Am 5. November 2025 wird in Hessen ein neuer und dringend notwendiger Schritt in der Bildung unternommen: Der verpflichtende Unterricht in Wiederbelebung an weiterführenden Schulen. Ziel dieser Initiative ist es, die Laienreanimationsquote in Deutschland zu verbessern, die im internationalen Vergleich als erschreckend niedrig gilt. Jährlich sterben über 65.000 Menschen an den Folgen eines plötzlichen Herztodes, was die Dringlichkeit unterstreicht, wie herzstiftung.de berichtet.

Im Schuljahr 2024/2025 soll der Unterricht in allen siebten Klassen Hessens eingeführt werden und bis zum Ende der Legislaturperiode flächendeckend verankert sein. Im aktuellen Schuljahr 2025/2026 sind bereits 390 von 721 weiterführenden Schulen mit Wiederbelebungsunterricht ausgestattet, was etwa 60.000 Schülerinnen und Schülern erreicht. Bildungsminister Armin Schwarz und Vertreter der Björn Steiger Stiftung sowie der Deutschen Herzstiftung haben dieses bedeutende Angebot kürzlich an der Freiherr-vom-Stein-Schule in Eppstein demonstriert.

Praxisnahes Lernen für mehr Sicherheit

Der Unterricht vermittelt nicht nur grundlegendes medizinisches Wissen, sondern auch praktische Fähigkeiten und Verantwortungsbewusstsein. Die Methode „Prüfen, Rufen, Drücken“ steht im Mittelpunkt, wobei der Fokus anfangs auf der Herzdruckmassage liegt. Das Ziel ist es, Hemmungen zu vermeiden, indem die Atemspende zunächst nicht thematisiert wird. Jede teilnehmende Schule erhält zur Unterstützung zwölf Reanimationspuppen, und auch Lehrkräfte können an Präsenzschulungen teilnehmen, um ihre eigenen Fähigkeiten zu vertiefen.

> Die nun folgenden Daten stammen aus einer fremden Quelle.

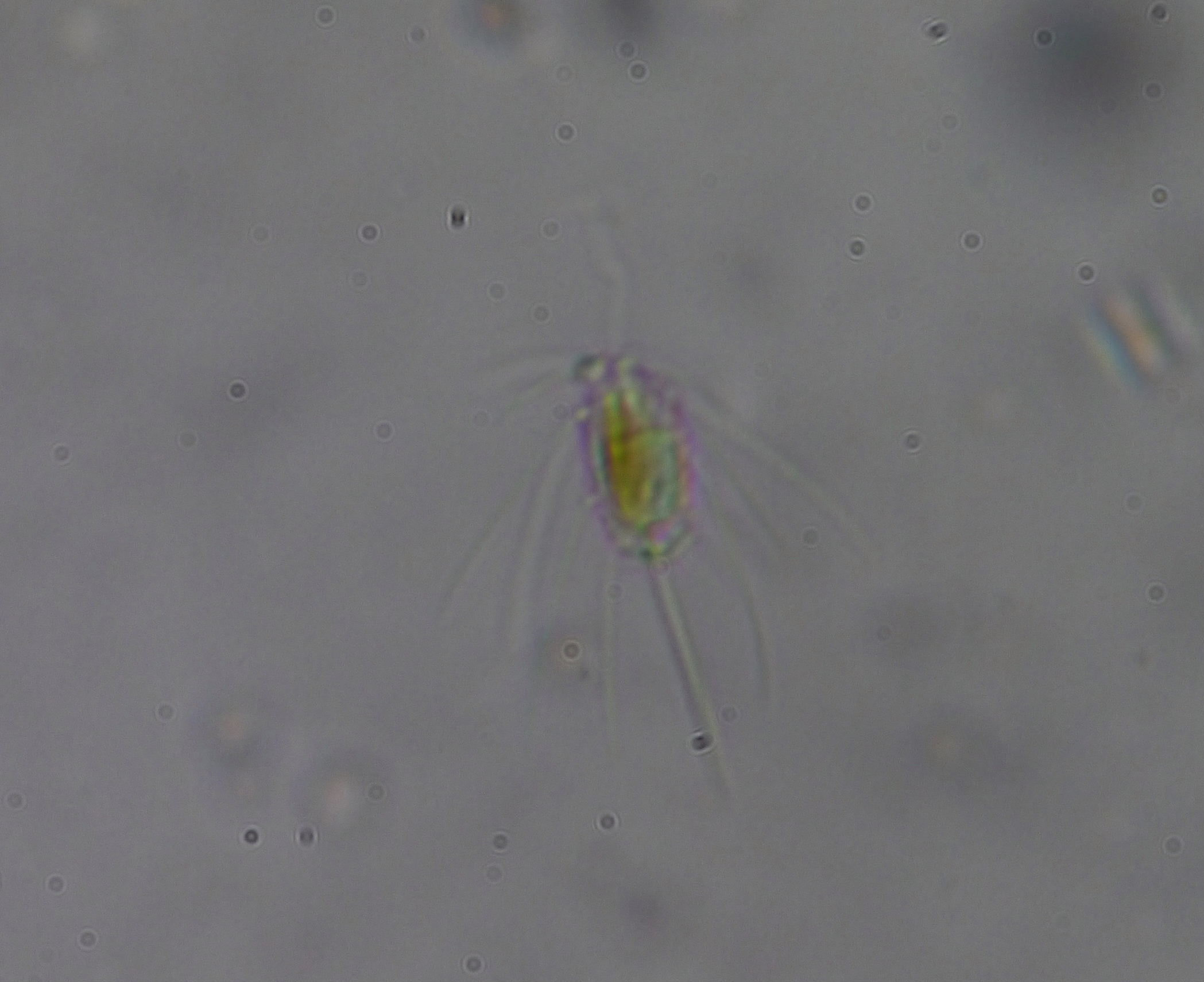 Ｍａｌｌｏｍｏｎａｓ ｓｐ．：ミノヒゲムシの１種 2015/01/30 和歌山県田辺市：Tanabe City. Wakayama Pref. Japan
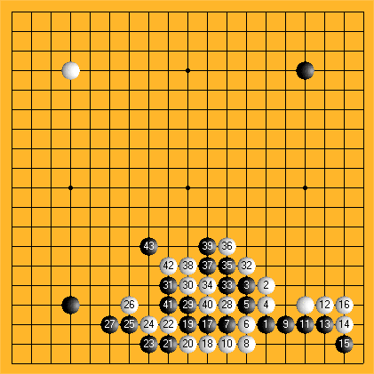 围棋棋谱：王积薪vs骊山老媪。本人制作的图片 Image:China go1.png
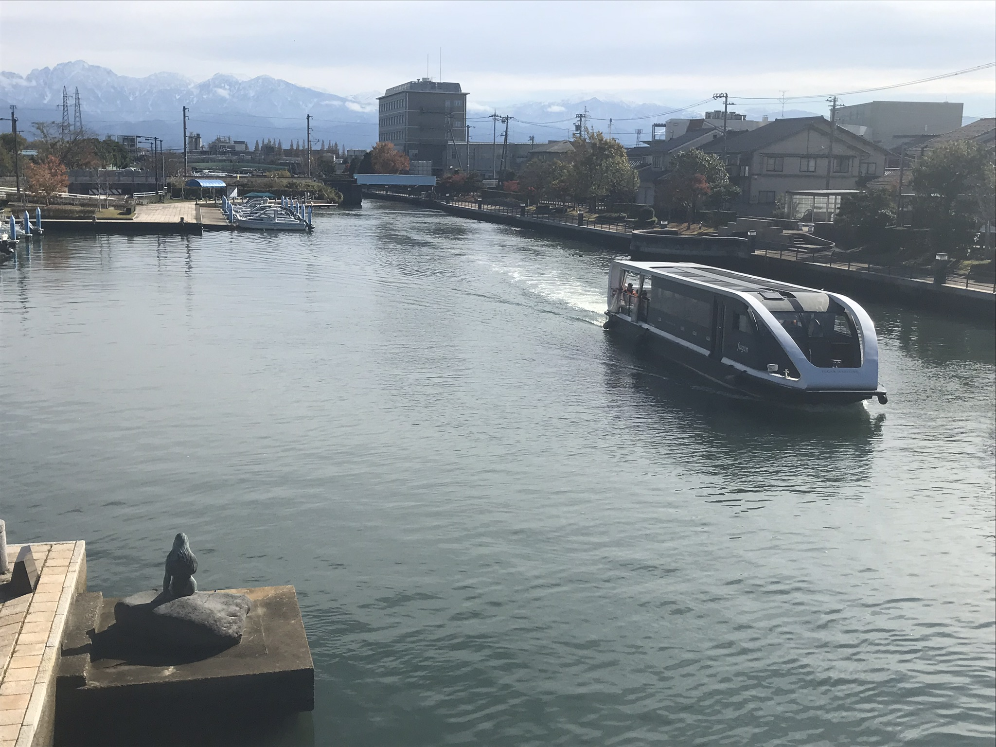 岩瀬運河1

Die Initiative wird von namhaften Kooperationspartnern wie der Deutschen Herzstiftung, der Björn Steiger Stiftung und mehreren Hilfsorganisationen wie ASB, DLRG und DRK unterstützt. Diese Vorgehensweise könnte auch andere Bundesländer dazu inspirieren, ähnliche Projekte zu entwickeln, um das Bewusstsein für lebensrettende Maßnahmen zu schärfen.

Aktuelle Serien-Highlights auf Netflix

Zusätzlich werden mit der Miniserie „Wie ein Blitz“ über James Garfield oder der südkoreanischen Suspense-Serie „Du warst da“ fesselnde Geschichten erzählt, die auf unterschiedlichen historischen und kulturellen Grundlagen basieren. Für alle düstereren Gemüter gibt es zudem den indischen Horrorfilm „Baramulla“, der die Ermittlungen eines Polizisten in einen Kindesentführungsfall thematisiert.

Egal ob Bildung oder Unterhaltung – die Entwicklungen der letzten Zeit bieten sowohl junge Menschen als auch Serienliebhabern reichlich Stoff zum Nachdenken und genießen. Weitere Informationen zu den Wiederbelebungsmaßnahmen finden Interessierte auch in der umfassenden Datenbank zur Wiederbelebung.